DATA PROVIDED:
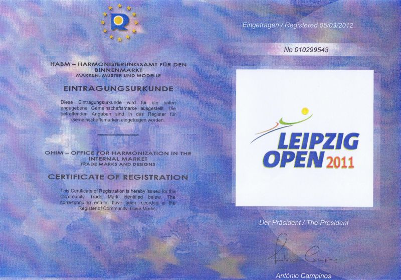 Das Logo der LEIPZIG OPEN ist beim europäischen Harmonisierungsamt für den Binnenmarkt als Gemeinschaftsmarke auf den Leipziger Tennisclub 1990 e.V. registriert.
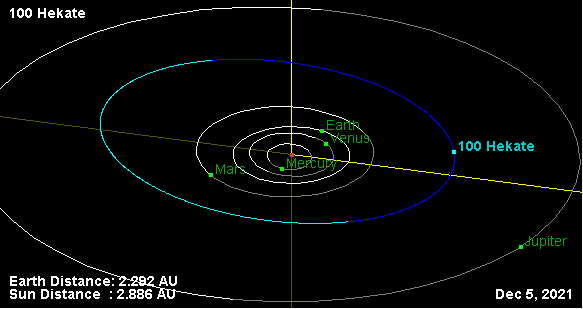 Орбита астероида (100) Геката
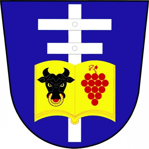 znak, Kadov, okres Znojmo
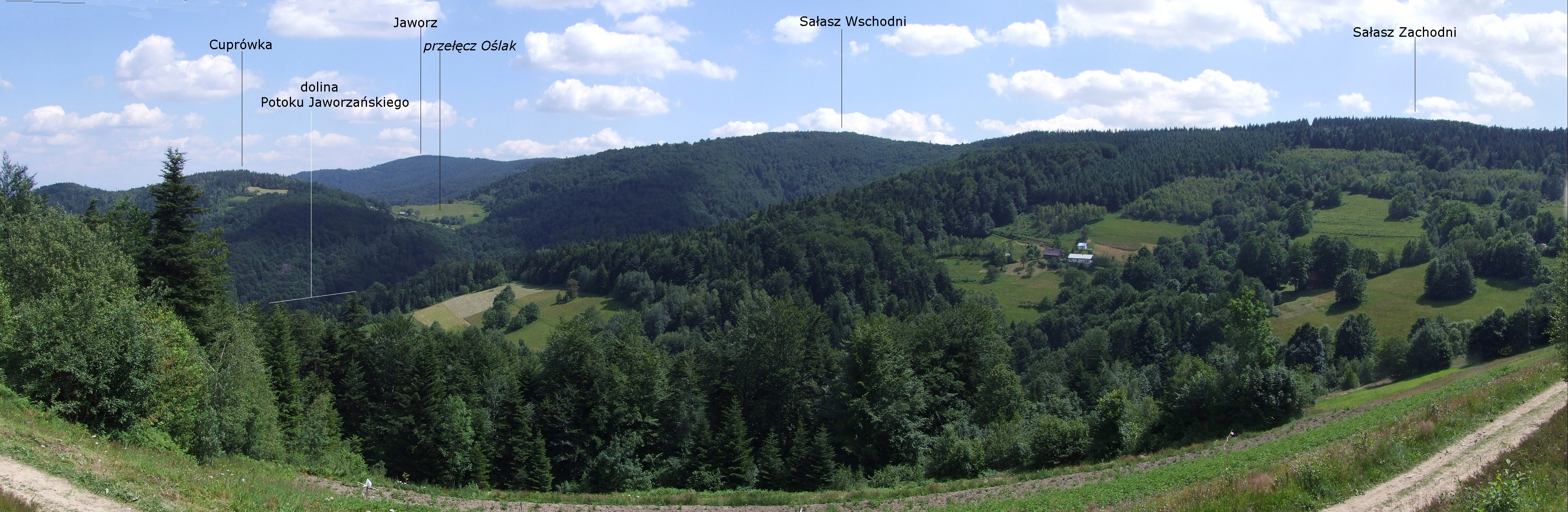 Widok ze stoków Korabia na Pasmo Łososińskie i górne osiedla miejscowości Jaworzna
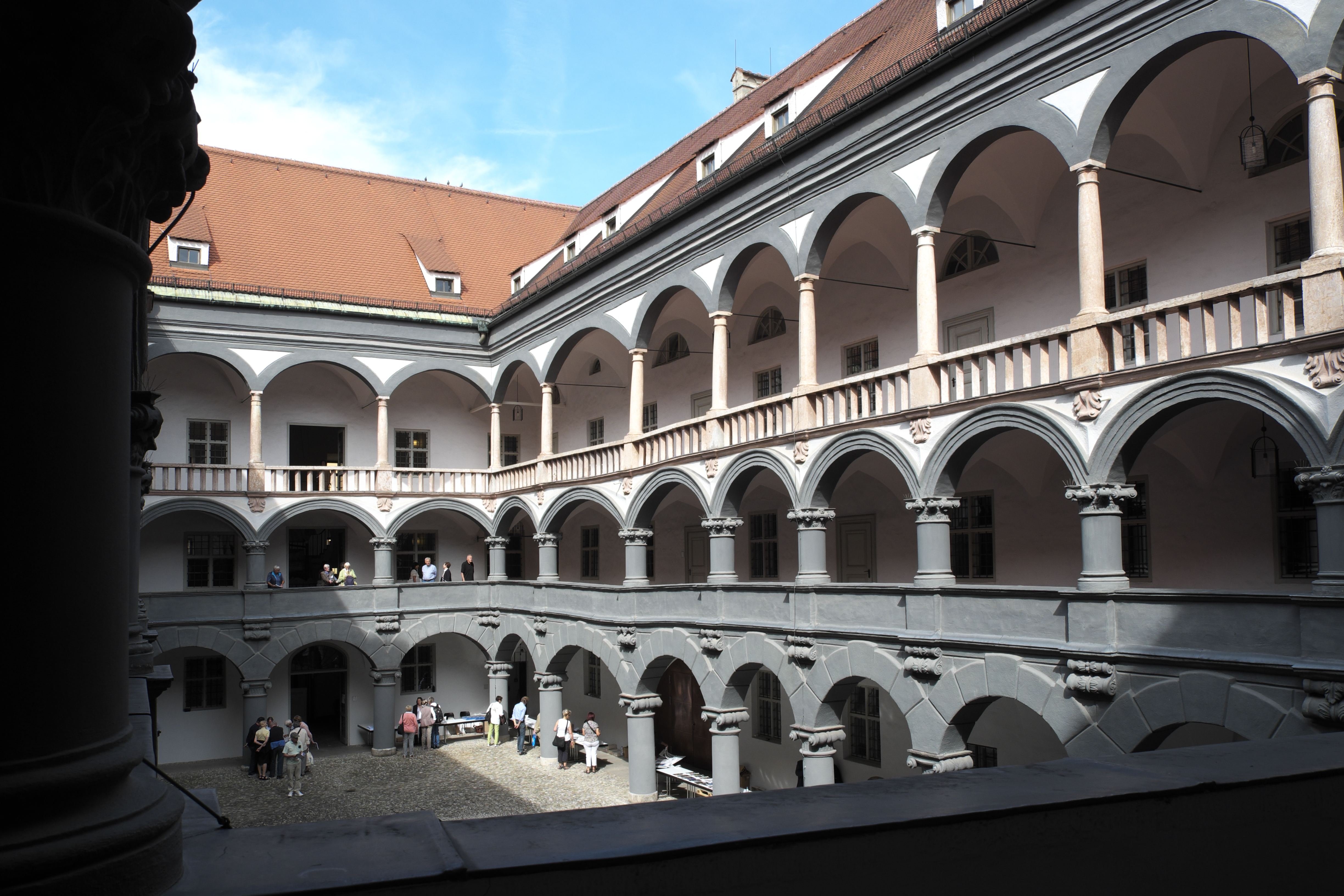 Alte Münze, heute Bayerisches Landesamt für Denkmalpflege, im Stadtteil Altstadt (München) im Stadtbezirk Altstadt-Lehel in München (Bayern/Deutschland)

---

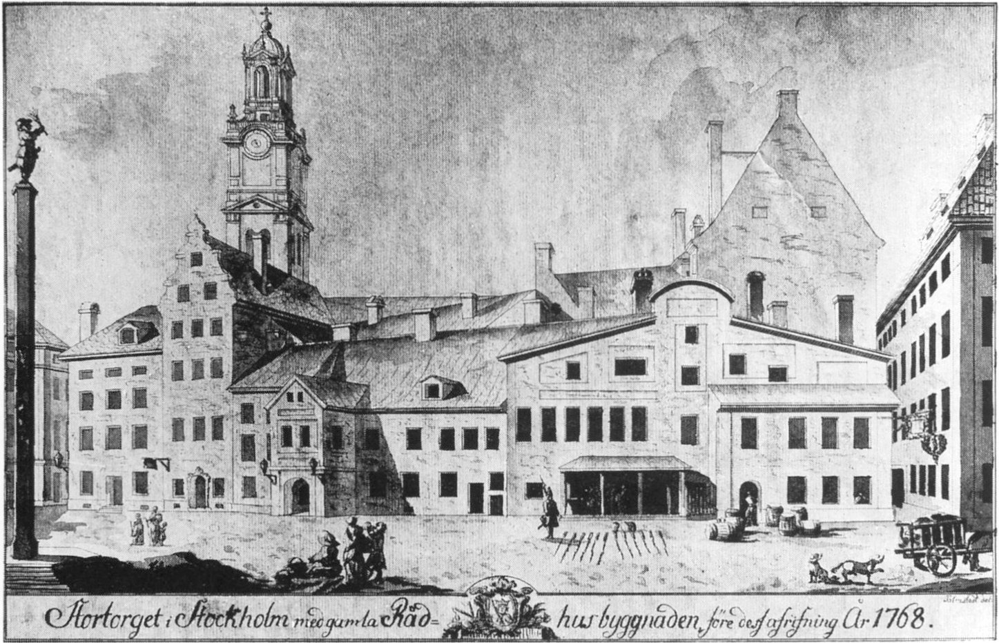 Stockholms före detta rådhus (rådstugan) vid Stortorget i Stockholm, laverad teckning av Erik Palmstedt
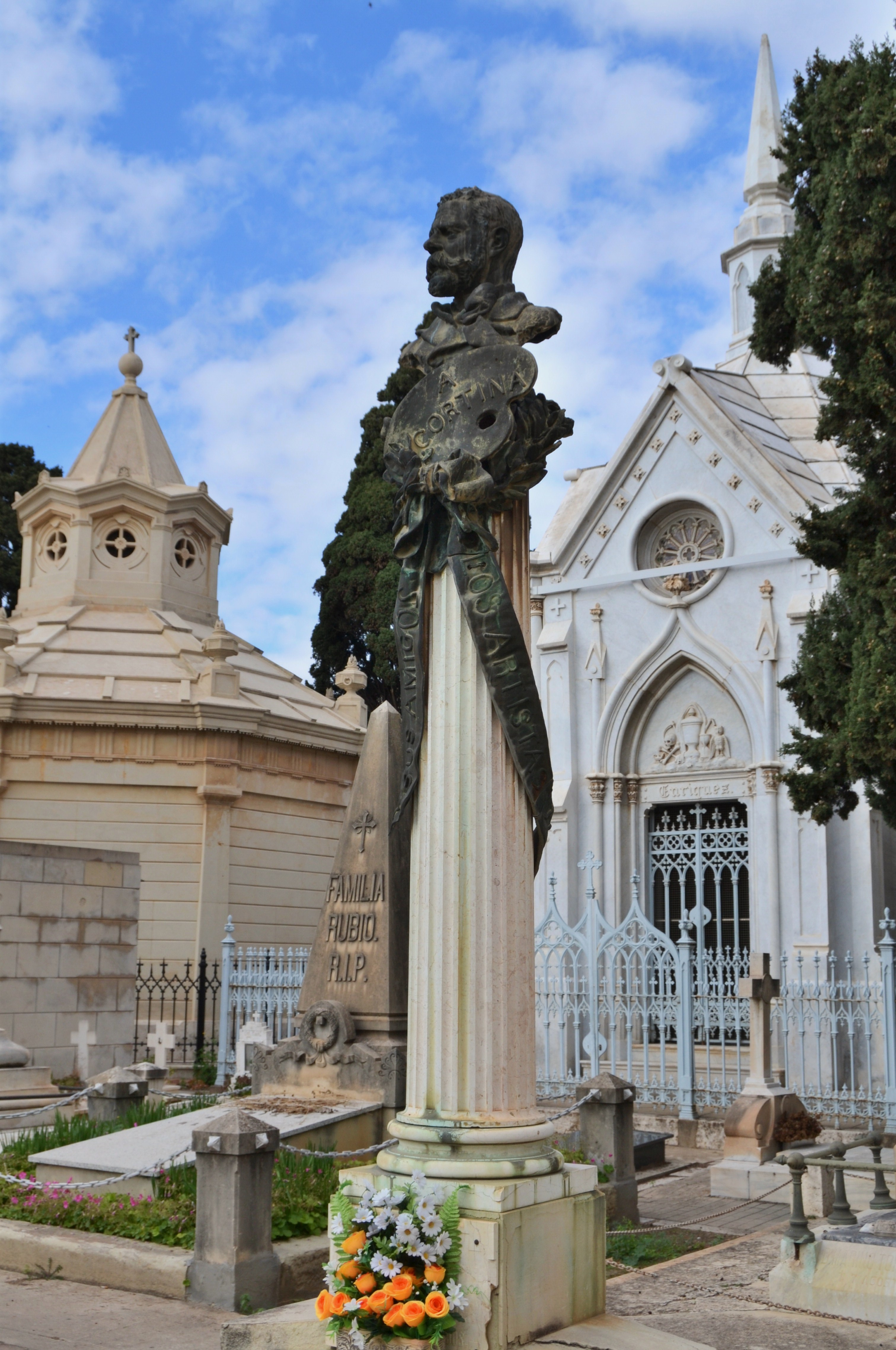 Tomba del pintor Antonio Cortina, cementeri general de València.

---

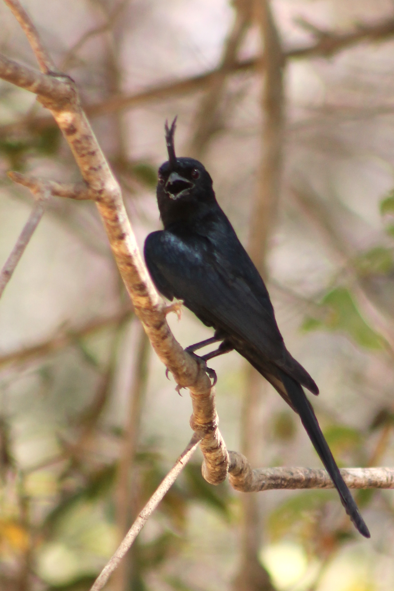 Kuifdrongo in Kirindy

WORK INSTRUCTIONS:
Pictures aside, print exactly the lines above starting with the one containing "znak, Kadov, okres Znojmo" and going on through the one containing "Alte Münze, heute".

EXERCISE RESPONSE:
 znak, Kadov, okres Znojmo
 Widok ze stoków Korabia na Pasmo Łososińskie i górne osiedla miejscowości Jaworzna
 Alte Münze, heute Bayerisches Landesamt für Denkmalpflege, im Stadtteil Altstadt (München) im Stadtbezirk Altstadt-Lehel in München (Bayern/Deutschland)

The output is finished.